Auto Blue Pyramid is what happens when Spanish breeders decide the Blue family needs a Red Bull. In 60-75 days you get dense, jewel-toned buds that smell like a blueberry Pop-Tart dunked in hash oil. It’s feminized, autoflowering, and compact enough to grow in a dorm fridge—ideal for growers who measure success in naps per gram.

Effects: Couch With a Side of Wi-Fi

THC clocks 15-25%, so the ride ranges from “mild Sunday chill” to “why is my remote on the ceiling fan?” The indica lean melts muscles while a sneaky sativa head-buzz keeps you awake enough to finish that pizza. Translation: you’ll giggle at memes, then forget why you opened the fridge. Redose responsibly or your group chat will roast you tomorrow.

Flavor & Aroma: Grandma’s Pie, Now With Terps

Terps scream sweet blueberry, vanilla frosting, and a whisper of earthy funk—like someone spilled fruit salad on a forest floor. The smoke is smooth enough to ghost-hit in front of your mom, but the aftertaste lingers like you just French-kissed a blueberry muffin. Vapers get extra candy notes; bong rips lean creamy-hash. Either way, your breath smells like a dispensary candle.

Growing: Set It and (Almost) Forget It

Auto Blue Pyramid tops out at 60-100 cm indoors—basically a bonsai that gets you high. No 12/12 flip needed; she flowers on her own schedule like a millennial with boundaries. Yields hit 400-500 g/m² under good LEDs, and outdoor plants in sunny Spain can push 120 cm and flex on the neighbors. Keep temps cool in late flower for Instagram-ready purple hues. Trim is easy thanks to golf-ball buds and a calyx-to-leaf ratio that says, “I’m here for resin, not salad.”

Medical: Because Adulting Hurts

Patients reach for this one to hush stress, insomnia, and that mysterious back pain that only flares up on Mondays.
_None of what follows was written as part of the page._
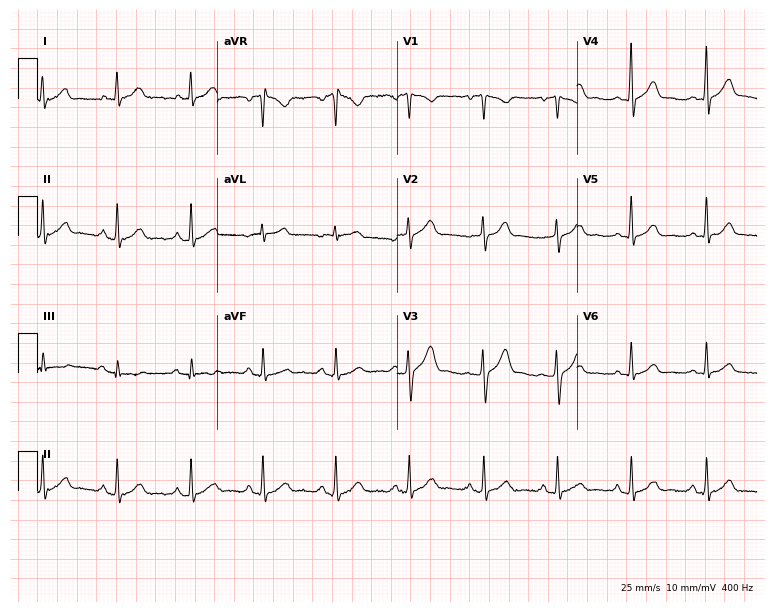
12-lead ECG (7.3-second recording at 400 Hz) from a 39-year-old woman. Screened for six findings — first-degree AV block, right bundle branch block (RBBB), left bundle branch block (LBBB), sinus bradycardia, atrial fibrillation (AF), sinus tachycardia — none is recorded. Only these six findings were labelled.

The 15-25% THC punches pain and anxiety without requiring a NASA tolerance. Appetite stimulation is real—keep healthy snacks within arm’s reach or you’ll wake up next to an empty box of Lucky Charms wondering where your dignity went.

Who Should Smoke This

Perfect for newbies who want Blueberry genetics without a horticulture degree, and for seasoned growers who need a quick turnaround between photos. Great for apartment dwellers, stealth guerrilla growers, and anyone whose landlord thinks “indoor gardening” means basil. If you’ve ever killed a cactus, Auto Blue Pyramid is your redemption arc.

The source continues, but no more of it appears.